Олеся смотрела в потолок, будто говорить с белой пустотой было легче, чем с ним.

— Ты был похож на него. Не так открыто. Не так страшно. Но похож. Ты решал за маму всё. Что ей надеть, с кем говорить, когда улыбаться, когда молчать. Ты не ставил охрану у дверей, не прятал телефоны, не подделывал газеты, но дома всё равно существовал один закон — твой. И мама подчинялась ему так долго, что я перестала замечать, что это не порядок, а страх. Ты называл это заботой, а я выросла внутри этой заботы, как внутри комнаты без окон.

Слёзы скользнули по её вискам.

— Я думала, так и выглядит семья. Сильный мужчина знает, слабая женщина благодарит. Когда встретила Станислава, он показался мне знакомым. Не чужим. Я узнала в нём дом, в котором выросла, и решила, что это любовь.

Мирон опустил голову. Каждое её слово было точным, и потому не оставляло места для защиты.

— Когда мама умерла, я не плакала, — продолжила Олеся. — Помнишь? Все шептались, что я в шоке.
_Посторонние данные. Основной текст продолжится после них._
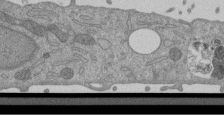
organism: Mouse
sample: ED-1 cell nuclei; centrioles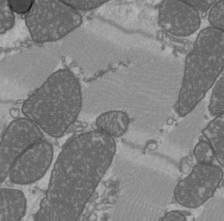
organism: C57BL Mouse
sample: Heart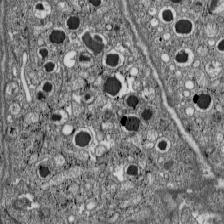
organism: C57BL Mouse
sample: Pancreatic islet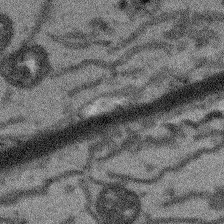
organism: Arabidopsis thaliana
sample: Root tip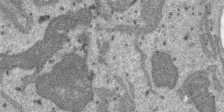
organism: Human
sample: Lung epithelial cells infected with SARS-CoV-2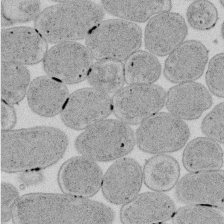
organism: E. coli
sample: Bacterial nucleoid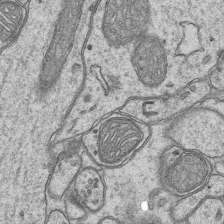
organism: Mouse
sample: CA1 Hippocampus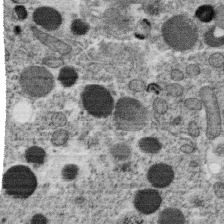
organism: C. elegans
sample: C. elegans oocyte; sperm cells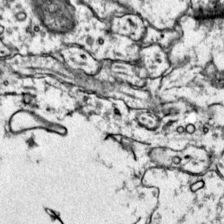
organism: Mouse
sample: Primary visual cortex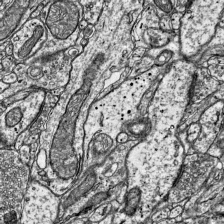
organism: Mouse
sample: Visual Cortex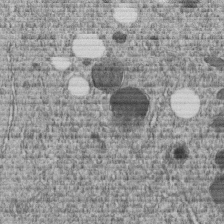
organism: C. elegans
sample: C. elegans embryo early stage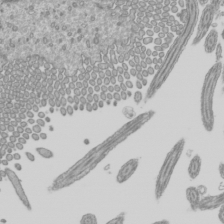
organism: Mouse
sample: Cilia; mouse epididymis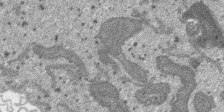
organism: Human
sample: Lung epithelial cells infected with SARS-CoV-2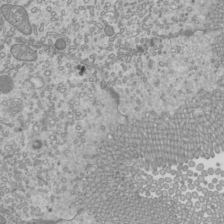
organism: Mouse
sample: Cilia; mouse epididymis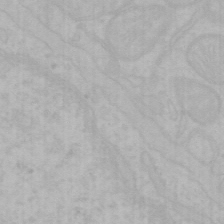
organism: Mouse
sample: Choroid plexus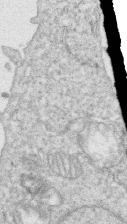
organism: Human
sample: HeLa cell HIV synapse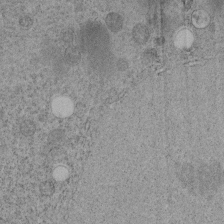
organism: C. elegans
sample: C. elegans embryo early stage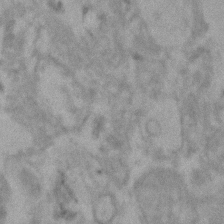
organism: Human
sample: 1205lu cells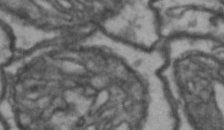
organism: Drosophila
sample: Brain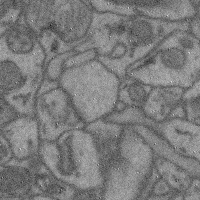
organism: Mouse
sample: Cerebral cortex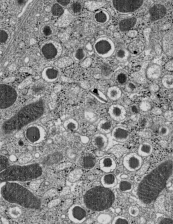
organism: C57BL Mouse
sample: Pancreatic islet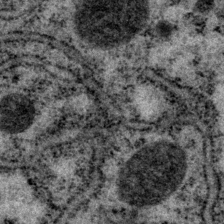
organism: P. pacificus
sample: Pharynx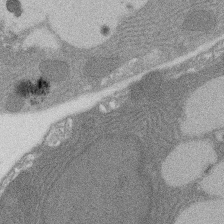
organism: Rat
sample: Salivary granule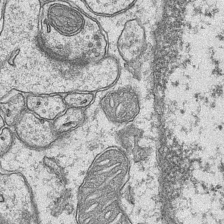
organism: Mouse
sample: CA1 Hippocampus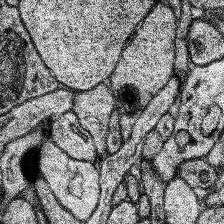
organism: Human
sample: Temporal Lobe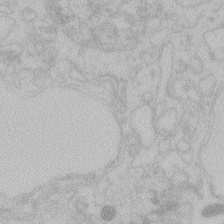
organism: Zebrafish
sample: Macrophage infected with Toxoplasma gondii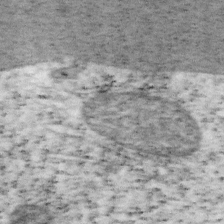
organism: Mouse
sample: OT-I killer T cells with ID8 ovarian cancer cells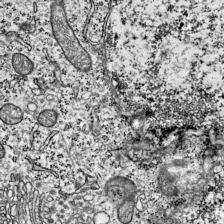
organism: Mouse
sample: Visual Cortex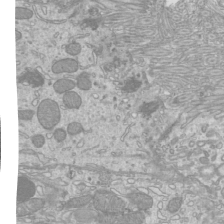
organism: Mouse
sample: Cilia; mouse epididymis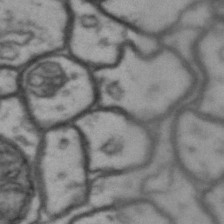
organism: Drosophila
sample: Brain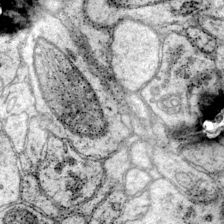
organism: Mouse
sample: Primary visual cortex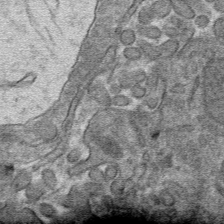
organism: Mouse
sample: Mouse hepatocytes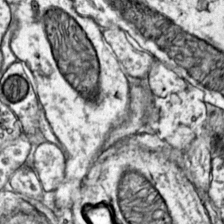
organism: Mouse
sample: Primary visual cortex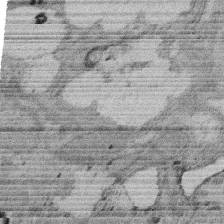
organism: Rat
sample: Salivary granule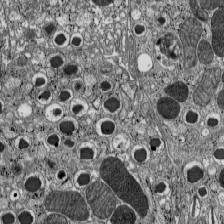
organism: C57BL Mouse
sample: Pancreatic islet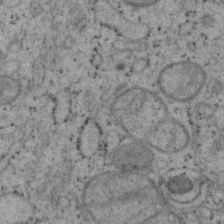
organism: Human
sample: HeLa cells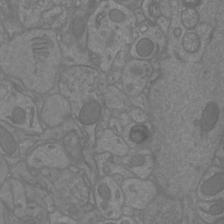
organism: Mouse
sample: Cortical neurons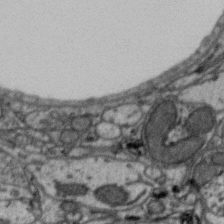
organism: Zebra finch
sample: Brain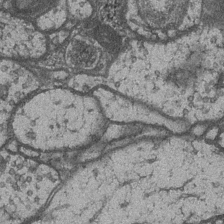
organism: Drosophila
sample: Optic medulla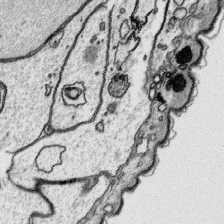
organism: Platynereis dumerilii
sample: Parapodia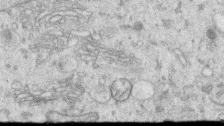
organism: Human
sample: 1205lu cells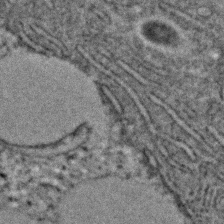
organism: C. elegans
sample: C. elegans embryo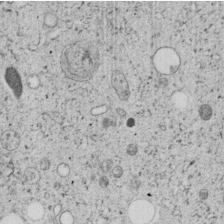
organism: C. elegans
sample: C. elegans embryo early stage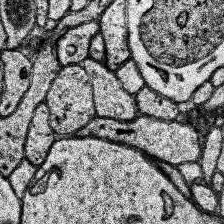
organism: Human
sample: Temporal Lobe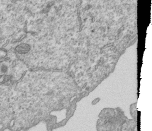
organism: Human
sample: MDA-MB-231 cells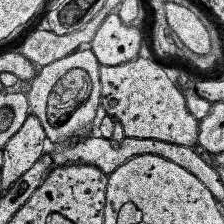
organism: Human
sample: Temporal Lobe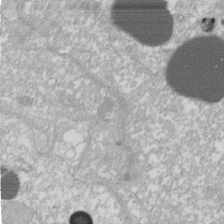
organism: Xenopus
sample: Cilia; centrioles in frog embryo cells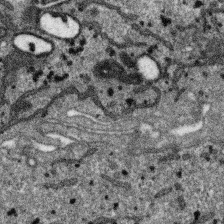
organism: Human
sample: Lung epithelial cells infected with SARS-CoV-2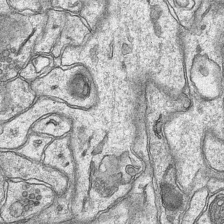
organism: Mouse
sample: CA1 Hippocampus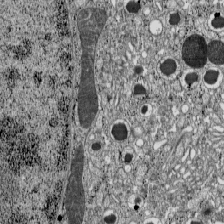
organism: C57BL Mouse
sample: Pancreatic islet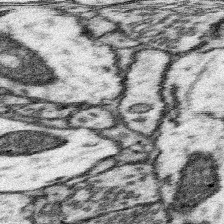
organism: Mouse
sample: Somatosensory cortex neuropil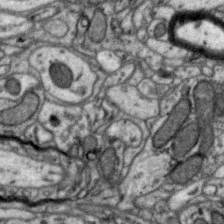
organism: Zebra finch
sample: Brain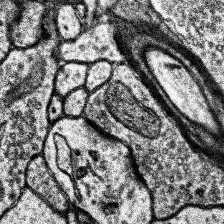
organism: Human
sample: Temporal Lobe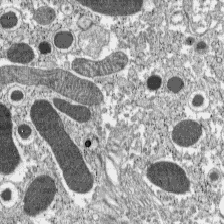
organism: C57BL Mouse
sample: Pancreatic islet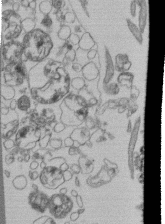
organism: Human
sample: Retinal organoid Rod and Cone cells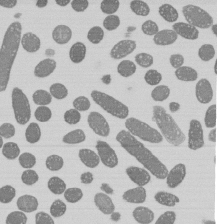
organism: E. coli
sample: Bacterial nucleoid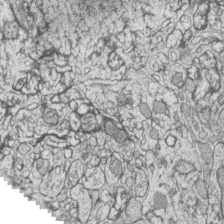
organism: Zebrafish
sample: synaptic ribbons in rod cells and cone cells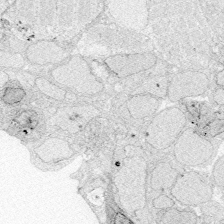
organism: Zebrafish
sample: Whole-Brain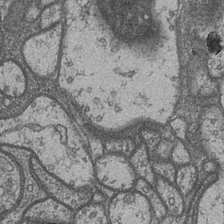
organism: Drosophila
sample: Optic medulla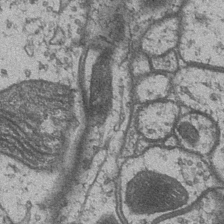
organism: Drosophila
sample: Optic medulla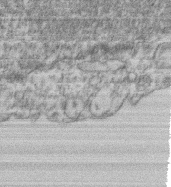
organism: Mouse
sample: T cell stromal cell synapse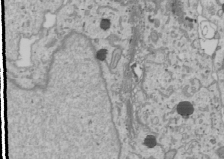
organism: Human
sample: Mitochondria in U2OS cells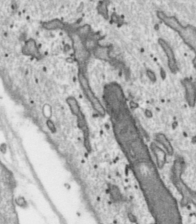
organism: Toxoplasma gondii
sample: Parasites in a vacuole inside a host cell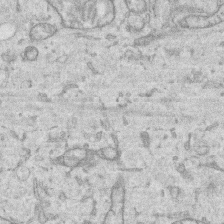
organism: Human
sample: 1205lu cells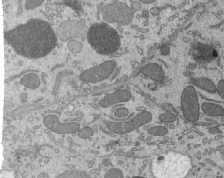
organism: Mouse
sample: Mouse epididymis efferent ductule cilia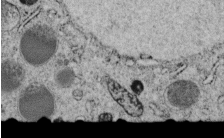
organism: C. elegans
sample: C. elegans embryo early stage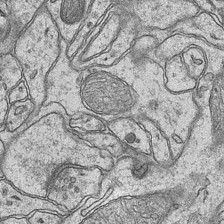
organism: Mouse
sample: CA1 Hippocampus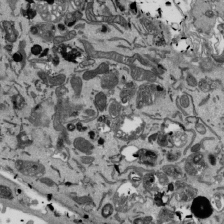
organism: Mouse
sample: ED-1 cell nuclei; centrioles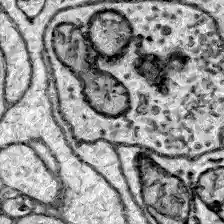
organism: Zebrafish
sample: Brain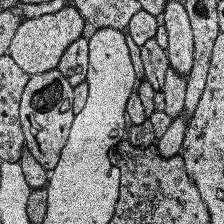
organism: Human
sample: Temporal Lobe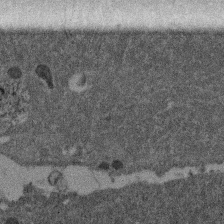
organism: Mouse
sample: Dividing mouse embryo 1 cell stage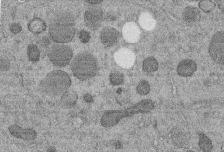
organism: C. elegans
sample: C. elegans embryo early stage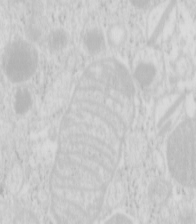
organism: Mouse
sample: Pancreas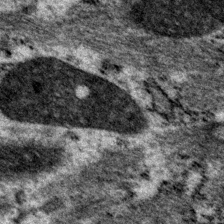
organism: P. pacificus
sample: Pharynx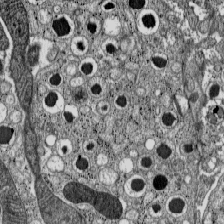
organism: C57BL Mouse
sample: Pancreatic islet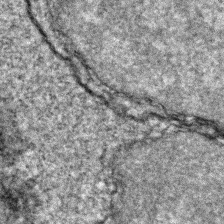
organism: Zebrafish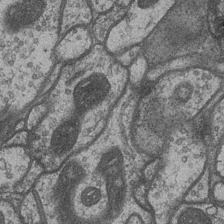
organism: Drosophila
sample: Optic medulla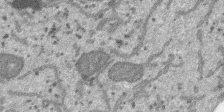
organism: Human
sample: Lung epithelial cells infected with SARS-CoV-2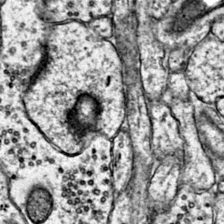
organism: Mouse
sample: Primary visual cortex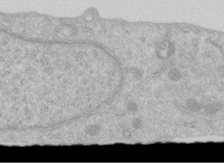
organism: Human
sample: Centriole in RPE cells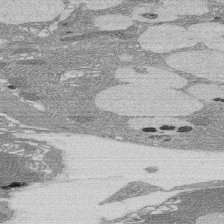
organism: Rat
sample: Salivary granule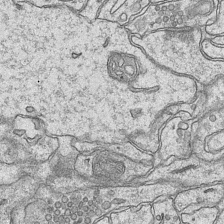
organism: Mouse
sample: CA1 Hippocampus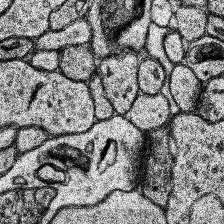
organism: Human
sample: Temporal Lobe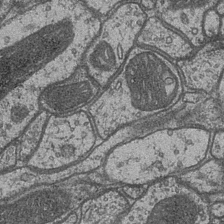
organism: Drosophila
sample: Optic medulla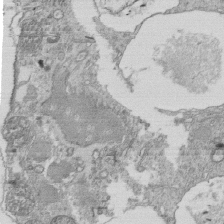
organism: Tetrahymena
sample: Cilia in tetrahymena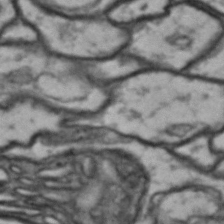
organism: Drosophila
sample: Brain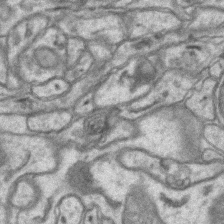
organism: Mouse
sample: CA1 Hippocampus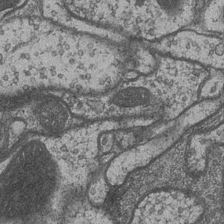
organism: Drosophila
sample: Optic medulla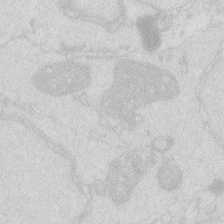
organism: Zebrafish
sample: Macrophage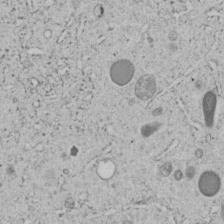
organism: C. elegans
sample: C. elegans embryo early stage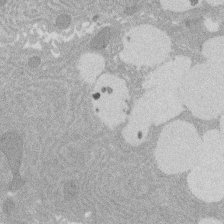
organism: Rat
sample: Salivary granule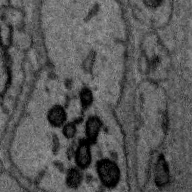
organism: Zebra finch
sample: Brain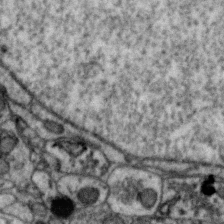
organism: Zebra finch
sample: Brain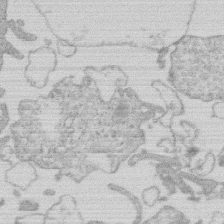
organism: Human
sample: Macrophage cells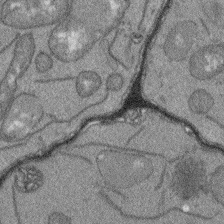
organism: Arabidopsis thaliana
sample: Root tip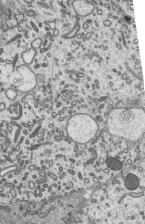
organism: Mouse
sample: Mouse epididymis efferent ductule cilia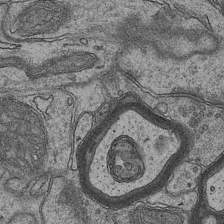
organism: Mouse
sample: CA1 Hippocampus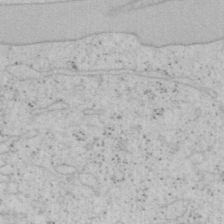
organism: Human
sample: HeLa cells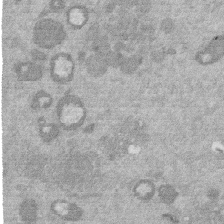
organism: Mouse
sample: Dividing mouse embryo 1 cell stage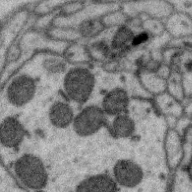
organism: Zebra finch
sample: Brain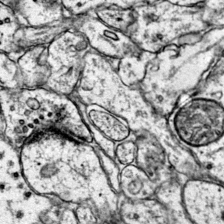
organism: Mouse
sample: Primary visual cortex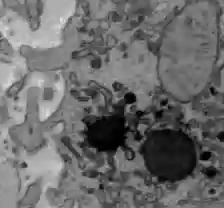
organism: C57BL Mouse
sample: Liver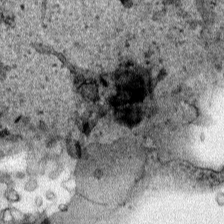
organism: Human
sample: Mitochondria in HCT116 cells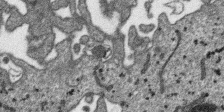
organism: Human
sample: Lung epithelial cells infected with SARS-CoV-2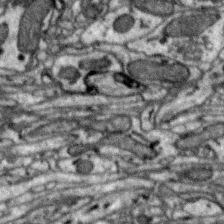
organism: Zebra finch
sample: Brain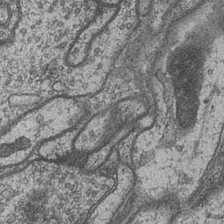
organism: Drosophila
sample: Optic medulla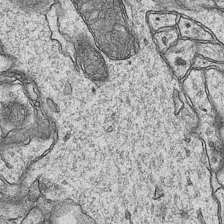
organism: Mouse
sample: CA1 Hippocampus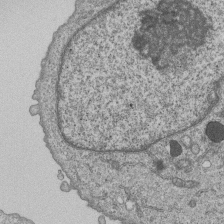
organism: Human
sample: MDA-MB-231 cells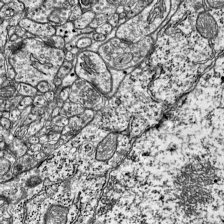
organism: Mouse
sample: Visual Cortex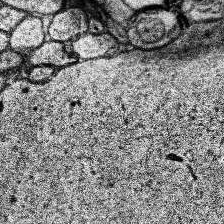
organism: Human
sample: Temporal Lobe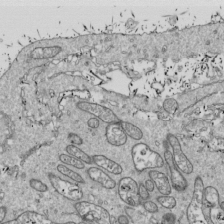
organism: Drosophila
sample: Cell division; meiosis; drosophila spermatocytes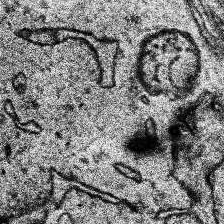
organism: Human
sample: Temporal Lobe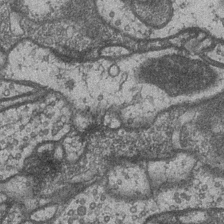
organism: Drosophila
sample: Optic medulla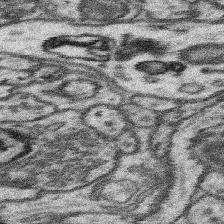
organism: Mouse
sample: Somatosensory cortex neuropil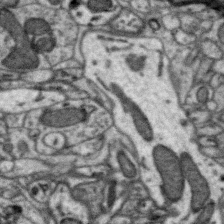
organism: Zebra finch
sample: Brain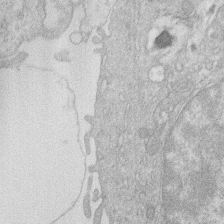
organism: Human
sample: Macrophage cells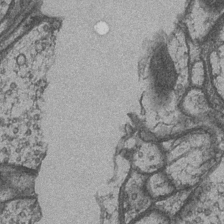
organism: Drosophila
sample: Optic medulla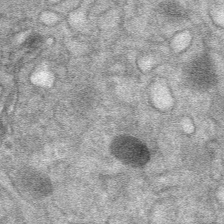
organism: Mouse
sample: Mouse Salivary gland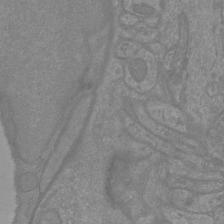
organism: Mouse
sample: Cortical neurons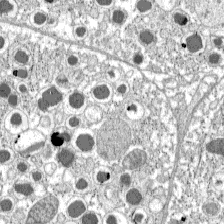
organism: C57BL Mouse
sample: Pancreatic islet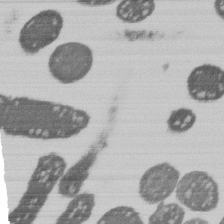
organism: E. coli
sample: Bacterial nucleoid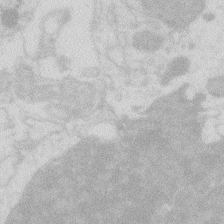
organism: Zebrafish
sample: Macrophage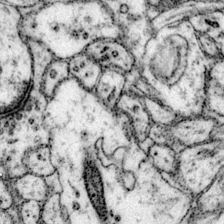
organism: Mouse
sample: Primary visual cortex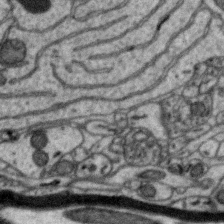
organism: Zebra finch
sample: Brain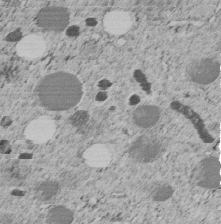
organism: C. elegans
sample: C. elegans embryo early stage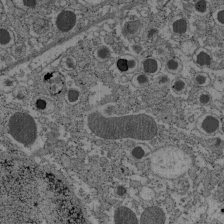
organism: C57BL Mouse
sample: Pancreatic islet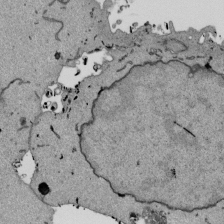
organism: Mouse
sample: ED-1 cell nuclei; centrioles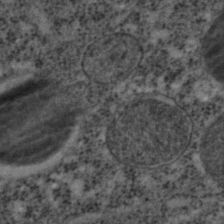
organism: C. elegans
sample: C. elegans embryo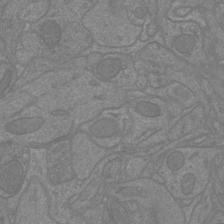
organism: Mouse
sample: Cortical neurons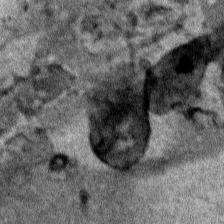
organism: Human
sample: Mitochondria in HCT116 cells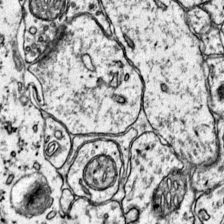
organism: Mouse
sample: Primary visual cortex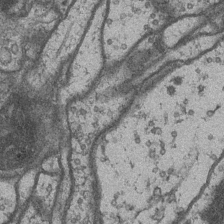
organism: Drosophila
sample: Optic medulla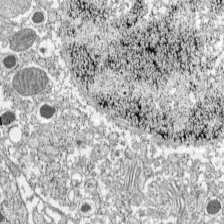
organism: C57BL Mouse
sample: Pancreatic islet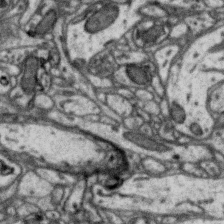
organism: Zebra finch
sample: Brain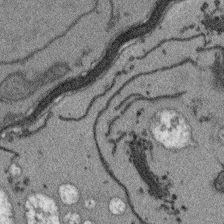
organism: Arabidopsis thaliana
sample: Root tip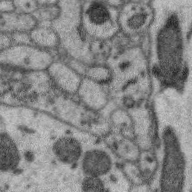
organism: Zebra finch
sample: Brain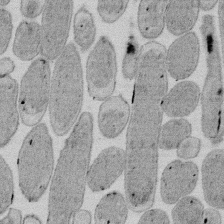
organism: E. coli
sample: Bacterial nucleoid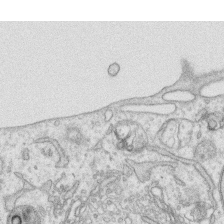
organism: Human
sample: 1205lu cells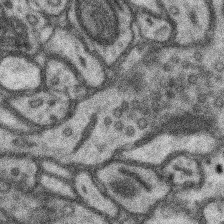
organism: Mouse
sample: Somatosensory cortex neuropil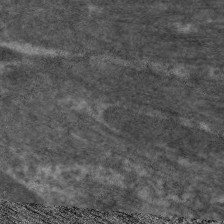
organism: C. elegans
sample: Pharynx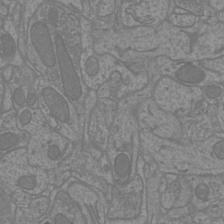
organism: Mouse
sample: Cortical neurons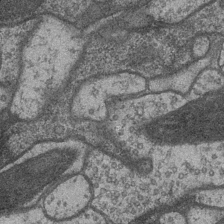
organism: Drosophila
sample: Optic medulla

А я была рада за неё. Мне было стыдно за эту радость, но она была. Я думала: наконец он больше не скажет ей «нельзя». Наконец она никого не боится.

Мирон закрыл глаза.

— Я знаю, — сказал он. — После похорон я нашёл её дневники. Прочёл всё. И понял слишком поздно.

Он поднял лицо. Слёзы не прятал.

— Я не могу вернуть твоей матери жизнь. Не могу вернуть тебе детство без страха. Не могу стереть то, чему научил тебя своим примером. Но я могу признать: я был неправ. Не строг, не заботлив, не мудр. Я был жесток в своей уверенности. Если когда-нибудь ты позволишь мне быть рядом, я буду учиться заново. Молчать, когда захочется приказать. Спрашивать, когда захочется решить за тебя. Уходить на шаг назад, когда ты попросишь пространства…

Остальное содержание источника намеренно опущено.